海外ミステリ・レビュー

……新旧の積ん読本を崩しつつ

「戦慄のシャドウファイア」ディーン・R・クーンツ

1987年発表、日本での人気を決定付けた快作。当時、1990年前後のクーンツ・ブームは凄まじく、無名時代の過去作品も含めて相次いで飜訳され、大概は好評を得ていた。スティーヴン・キングの牙城へ一気に攻め込み、その後のモダンホラーを牽引した実力は伊達ではない。

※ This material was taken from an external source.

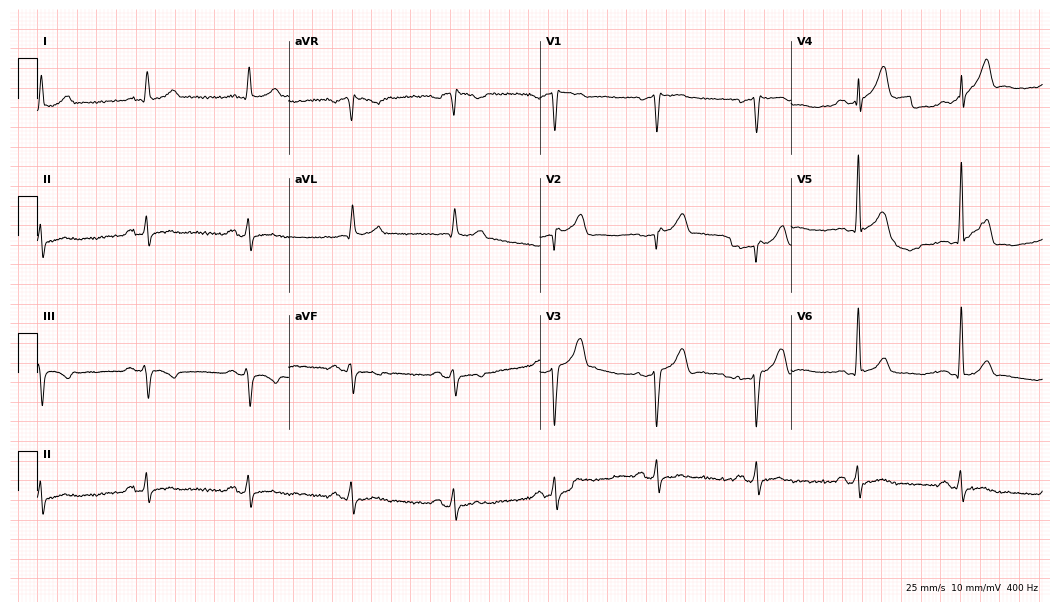
Standard 12-lead ECG recorded from a male, 65 years old (10.2-second recording at 400 Hz). None of these six findings is recorded: first-degree AV block, right bundle branch block, left bundle branch block, sinus bradycardia, atrial fibrillation, sinus tachycardia. Only these six findings were labelled.
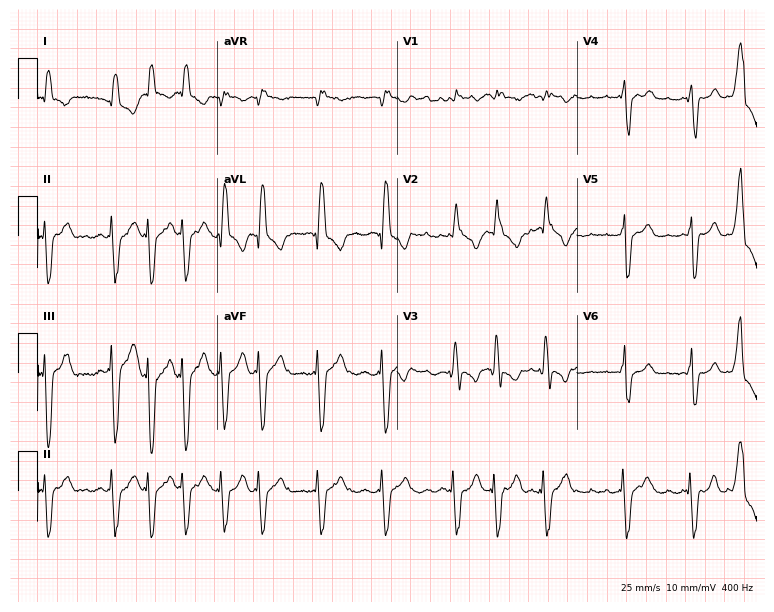
12-lead ECG (7.3-second recording at 400 Hz) from a 41-year-old female patient. Findings include right bundle branch block, atrial fibrillation.
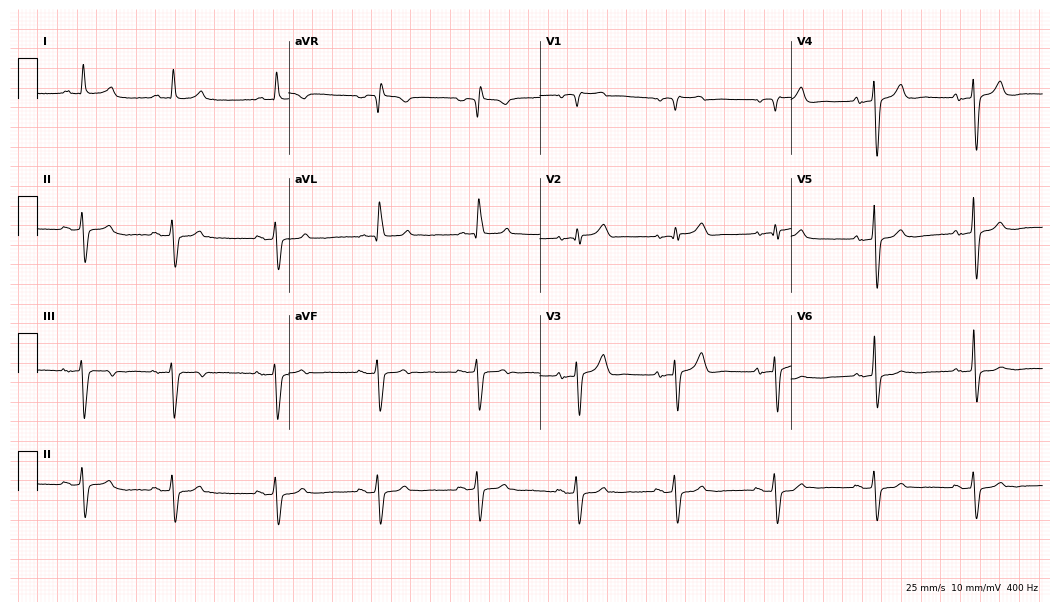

遺伝子工学を極め、政府に取り入って財を成した天才科学者リーベンが事故死する。離婚調停での莫大な慰謝料を拒否することで夫への侮蔑を意思表示した妻レイチェルに激怒した直後だった。だが、死んだ男は、間もなく甦る。リーベンは、自らに施していた人体実験により不死となっていた。男の目的は、ただひとつ。自尊心を踏みにじった妻への復讐を果たすこと。やがて、どこまでもレイチェルを追い掛け回す男の身体は、徐々に異形の怪物へと変化していく。同時に理性を失い、遂には捕食の対象として人間を狩り始める。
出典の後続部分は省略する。